What an interesting thought.

Well, if that was my mindset, it was definitely going to be one long day. One painfully long day.

What if I changed my thinking, and instead thought about what an amazing day I was about to have? And what if I looked for the good, the beautiful, the exciting, the best of the day? What if I practiced mindfulness, and focused on breathing, being present and savouring every moment?

What if I chased the pleasure?

So here’s what happened today:

  • Our house was filled with vibrant beautiful young women who are all supercharged about the culture they are a part of, and I got to share that passion too.
  • Coloured wigs, doll like make up, laughter, giggles.
  • The washing got done to blaring music and KPop!
  • I had a moment where I thought, “Wow, I am surrounded by this quirky sense of beauty and it’s so gorgeous!”
  • We ate lots of chocolate.
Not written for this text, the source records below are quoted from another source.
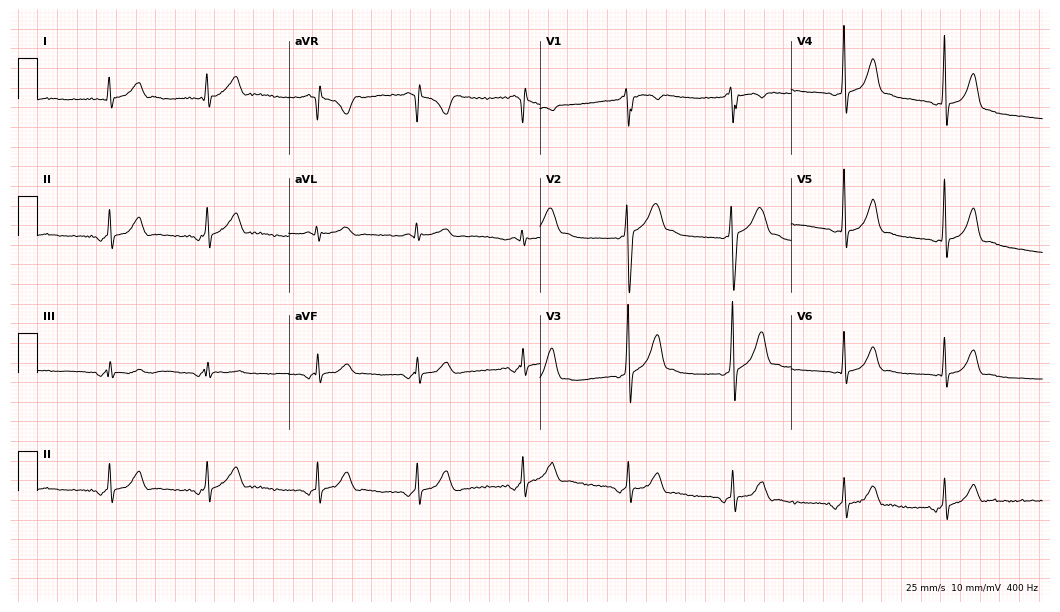
Resting 12-lead electrocardiogram (10.2-second recording at 400 Hz). Patient: a man, 18 years old. None of these six findings is recorded: first-degree AV block, right bundle branch block, left bundle branch block, sinus bradycardia, atrial fibrillation, sinus tachycardia.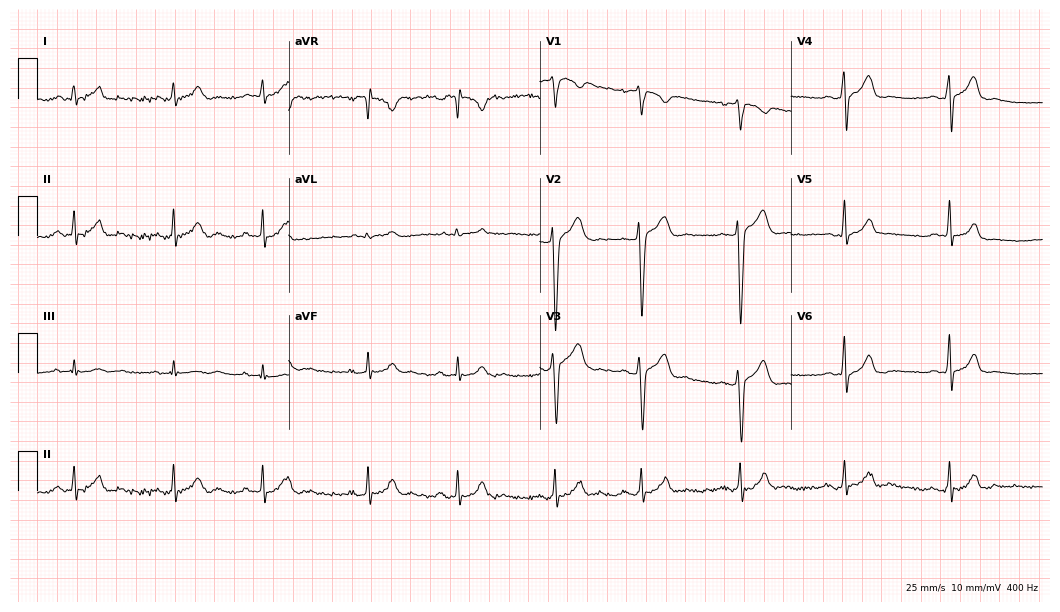
ECG (10.2-second recording at 400 Hz) — an 18-year-old male patient. Labelled as a normal ECG.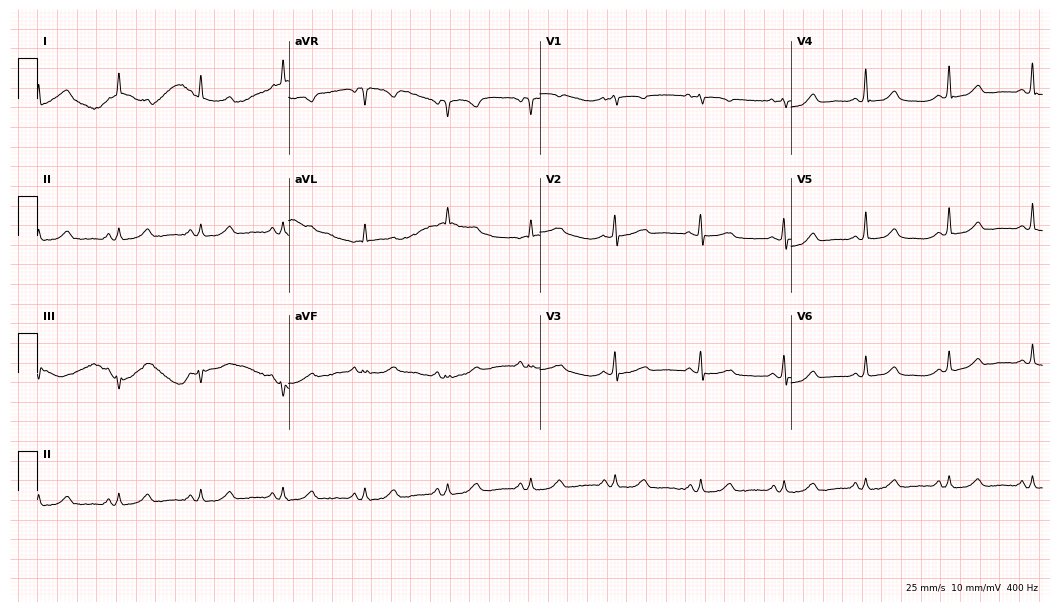
Electrocardiogram, a 74-year-old woman. Overall reading on record: normal ECG.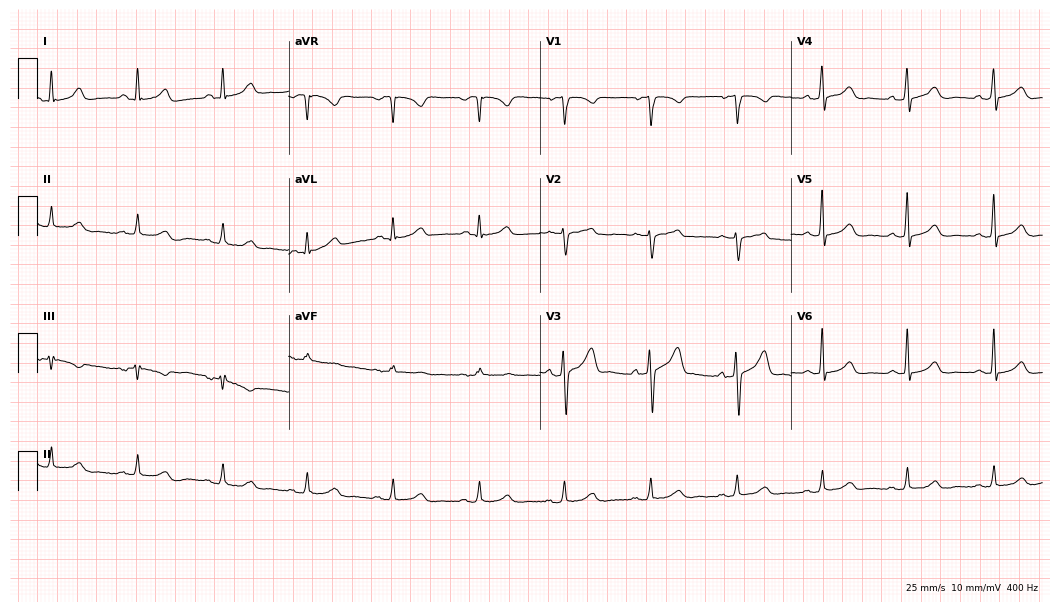
Electrocardiogram (10.2-second recording at 400 Hz), a man, 55 years old. Overall reading on record: normal ECG.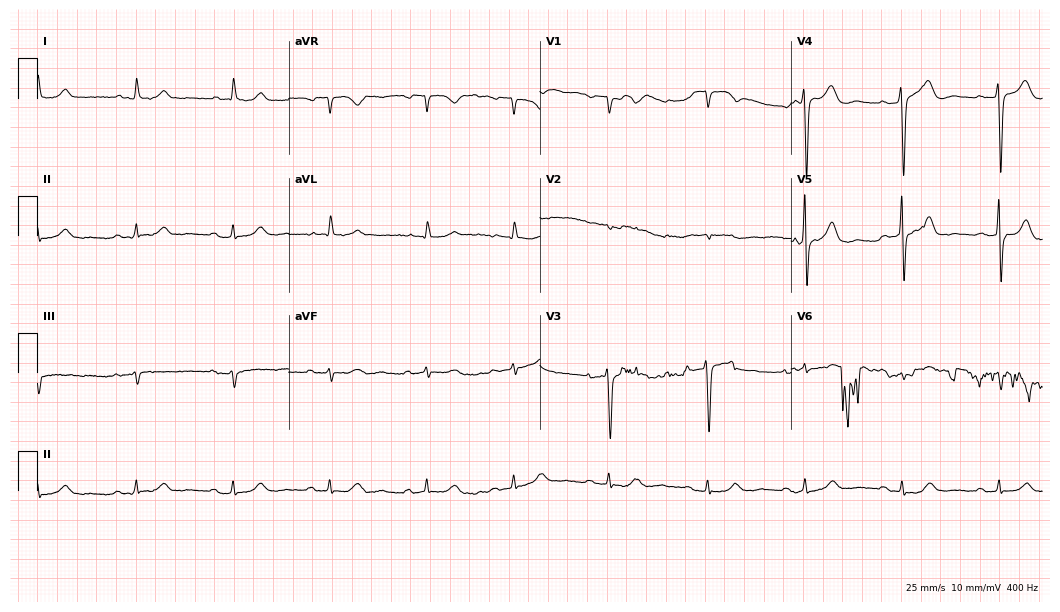
ECG — an 89-year-old woman. Screened for six findings — first-degree AV block, right bundle branch block (RBBB), left bundle branch block (LBBB), sinus bradycardia, atrial fibrillation (AF), sinus tachycardia — none is recorded.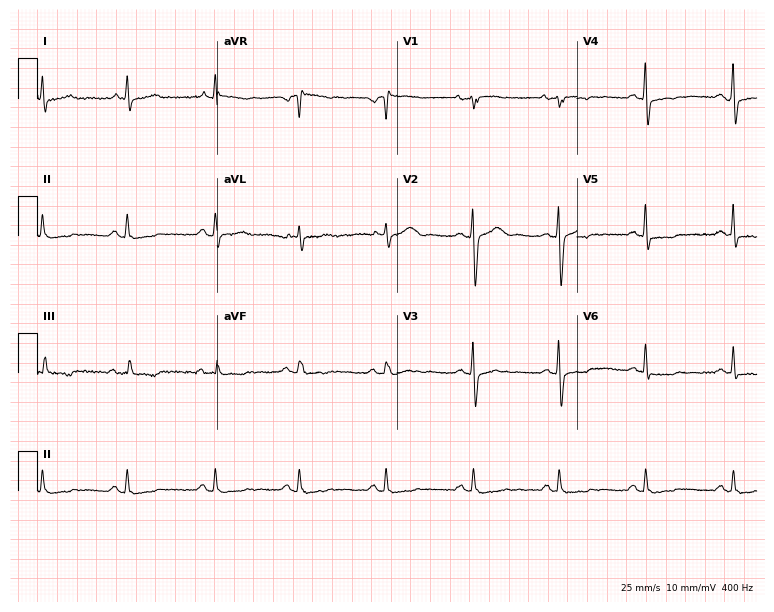
ECG (7.3-second recording at 400 Hz) — a 50-year-old male. Screened for six findings — first-degree AV block, right bundle branch block, left bundle branch block, sinus bradycardia, atrial fibrillation, sinus tachycardia — none is recorded.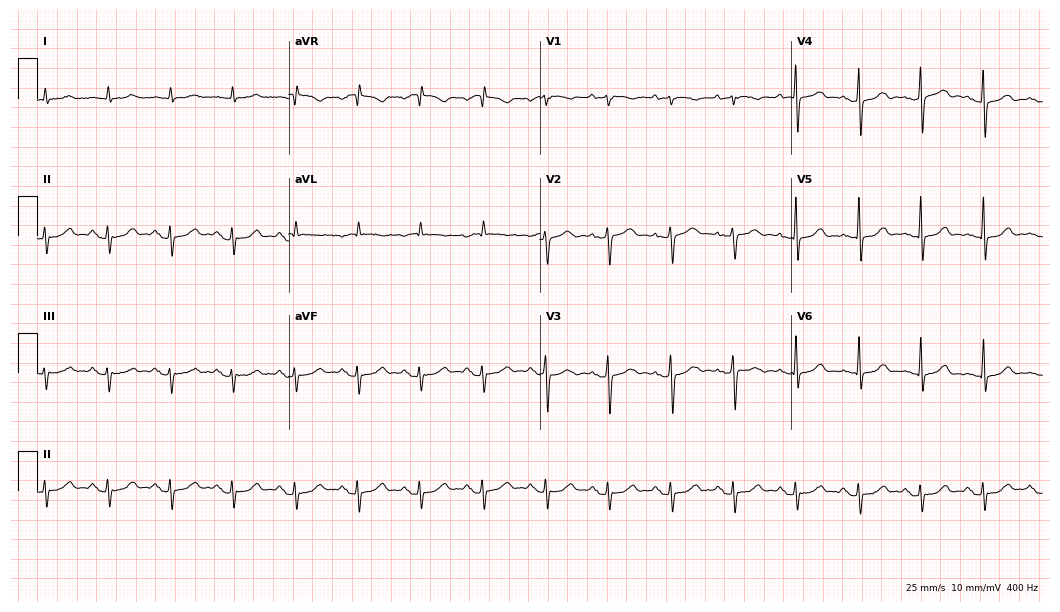
Electrocardiogram, an 84-year-old female. Of the six screened findings (first-degree AV block, right bundle branch block (RBBB), left bundle branch block (LBBB), sinus bradycardia, atrial fibrillation (AF), sinus tachycardia), none is recorded. Only these six findings were labelled.

It was fantastic.
  • I filmed some really cool interviews and I learnt so much about Japanese fashion and anime!
  • I got to be creative and craft the stories we tell. Super awesome.
  • I cuddled my husband. I breathed him in and looked into his chocolate brown eyes and felt deliriously happy and content. I am so in love with this man.
  • We planned a trip to Japan around our massive wooden kitchen table. We told lots of crazy stories of our previous travels and now we are going with a huge group! Super excited!
  • I drank copious cups of hot sweet tea. I remembered to breath and smell the tea and be in the moment. It helped me to focus my mind and calm myself.
  • We played Japanese card games late into the night and I won my first ever game! Elated! I felt invincible!

When everyone got up to leave, I was stunned that it was nearly 9.00pm! Wow! Where had the day gone? At some point, my head had completely cleared and although I was tired I felt really happy. I had spent the day doing what I loved. With people I really loved being with. I felt awesome. Empowered. Happy. Changing my mindset and focusing on being mindfulI in the morning, meant that I was now feeling lusciously connected to every moment throughout the day.

It’s true that it wasn’t straight forward. Apparently, my mind is a wild little beast that keeps running away with the wolves, so it takes some effort to pull her back to the moment I am in. To stop and breathe. To feel the pleasure of being me in this life.

But I figure that this is like any other new thing I want to learn. It’s like any other new behaviour or skill. So I am committing to practicing mindfulness for the next 30 days.

That’s it. Just 30 days. Every day.

Of being aware of my mindset.

Of being mindful.

Of creating a pleasure state.

Of taking the time to be me.

“The most wasted of all days is one without laughter.”